MHB I guess it will be the same as i,1-i

[AkilMAI]

Complex mapping
z → f(z) =(1 + z)/(1 − z)
1.What are the images of i and 1 − i and 2.What are the images of the real and the imaginary axes?
For i we have f(i)=(1+i)/(1-i) since i(depending on the power) can be i,-i,1,-1=>0, (1+i)/(1-i),(1-i)/(1+i)
For 1 − i we have 1,-3,(2-i)/i,(2+i)/i.
Not sure about the second part..

 

[Sudharaka]

Complex mapping
z → f(z) =(1 + z)/(1 − z)
1.What are the images of i and 1 − i and 2.

Substitute \(i\), \(1 - i\) and \(2\) for z in \(f(z)=\frac{1+z}{1-z}\)

What are the images of the real and the imaginary axes?

For \(z = i\);

\[f(i)=\frac{1+i}{1-i}\]

Now you have to find the real and complex parts of \(f(i)\). Multiply both the numerator and the denominator by \(1+i\).

\[f(i)=\frac{(1+i)^2}{1-i^2}=\frac{(1+2i+i^2)}{2}\]

\[\therefore f(i) = i\]

Hence the real part of \(f(i)\) is zero and the imaginary part is 1. We usually denote this by,

\[Re[f(i)]=0\mbox{ and }Im[f(i)]=1\]

Hope you can continue with the rest of the problem.

For i we have f(i)=(1+i)/(1-i) since i(depending on the power) can be i,-i,1,-1=>0, (1+i)/(1-i),(1-i)/(1+i)

This is wrong. \(i=\sqrt{-1}\)

For 1 − i we have 1,-3,(2-i)/i,(2+i)/i.
Not sure about the second part..

...

 

[HallsofIvy]

Complex mapping
z → f(z) =(1 + z)/(1 − z)
1.What are the images of i and 1 − i and 2.What are the images of the real and the imaginary axes?
For i we have f(i)=(1+i)/(1-i) since i(depending on the power) can be i,-i,1,-1=>0, (1+i)/(1-i),(1-i)/(1+i)

What powers are you talking about?
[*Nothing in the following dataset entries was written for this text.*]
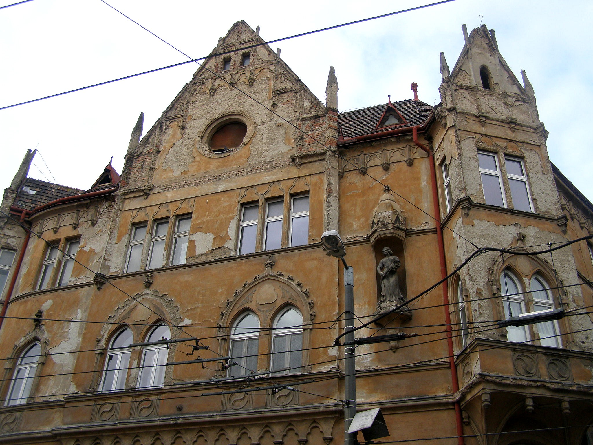 Godrova ul. č. 2. Dom leži v ohraničení ulíc Godrova, Palisády a Maróthyho. Pohľad na priečelie z ulice Palisády. Architektom domu z roku 1908 bol Jozef Erdély (Ehrenwald)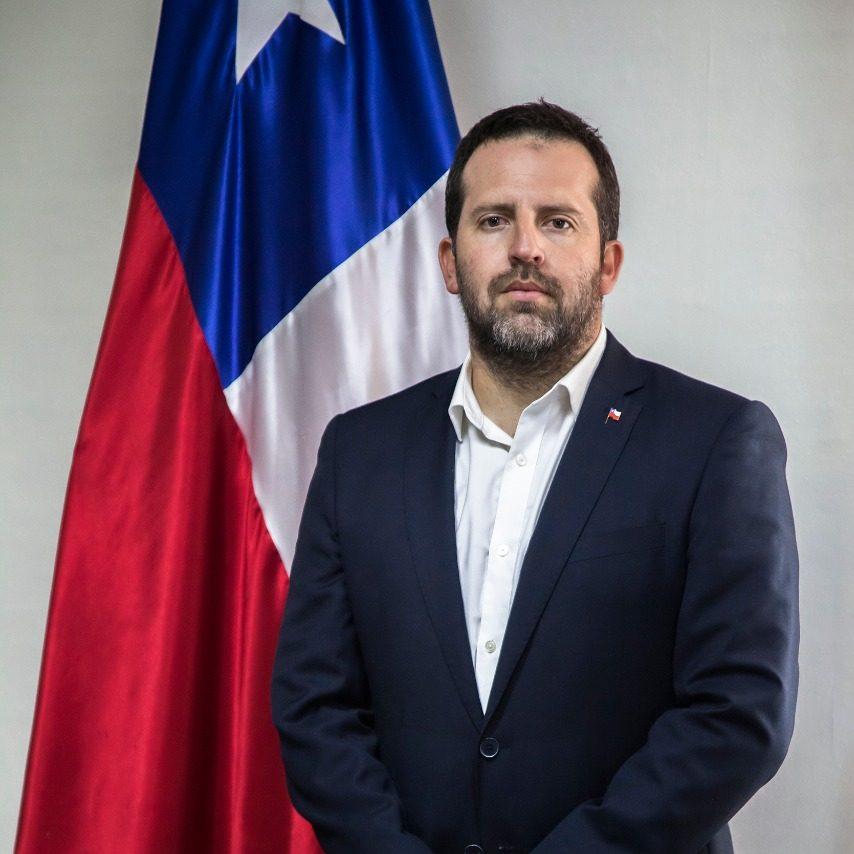 Foto de Edgar Blanco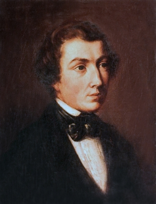 Photographie numérisée d'un portait d'André Sodar peint par son frère, le portraitiste François Sodar.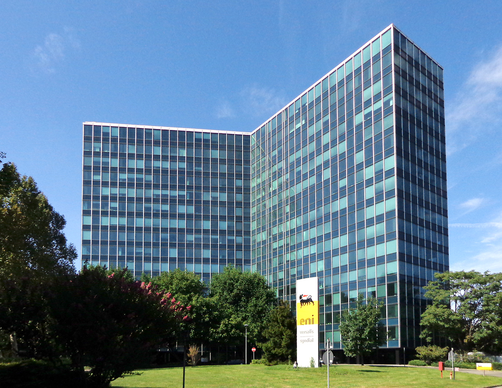 San Donato Milanese, il secondo palazzo degli uffici ENI nel quartiere di Metanopoli. Fu costruito dal 1961 al 1962 su progetto di Marco Bacigalupo e Ugo Ratti.Fonte: Maurizio Grandi e Attilio Pracchi, Milano. Guida all'architettura moderna, Bologna, Zanichelli [1980], 1998, p. 378. ISBN 88-08-05210-9.

I see only the first power of i.

$f(i)= \frac{1+ i}{1- i}= \frac{1+ i}{1- i}\frac{1+ i}{1+ i}= \frac{1+ 2i+ i^2}{1+ 1}$
$= \frac{1+ 2i- 1}{2}= i$
That is the only point in the image.

For 1 − i we have 1,-3,(2-i)/i,(2+i)/i.

Again, the image contains the single point $f(1- i)= \frac{1+ (1- i)}{1- (1- i)}= \frac{2- i}{i}= 1- 2i$

Not sure about the second part..

On the real axis, z= t+ 0i. f(t)= \frac{1+ t}{1- t} where t is real. What can you say about the real and imaginary parts of that?
On the imaginary axis, z= 0+ ti. f(ti)= \frac{1+ ti}{1- ti}= \frac{1+ ti}{1- ti}\frac{1+ ti}{1+ ti}= \frac{1+ 2ti+ i^2}{1+ t^2}$
$= \frac{2ti}{1+ t^2}$. What can you say about the real and imaginary parts of that?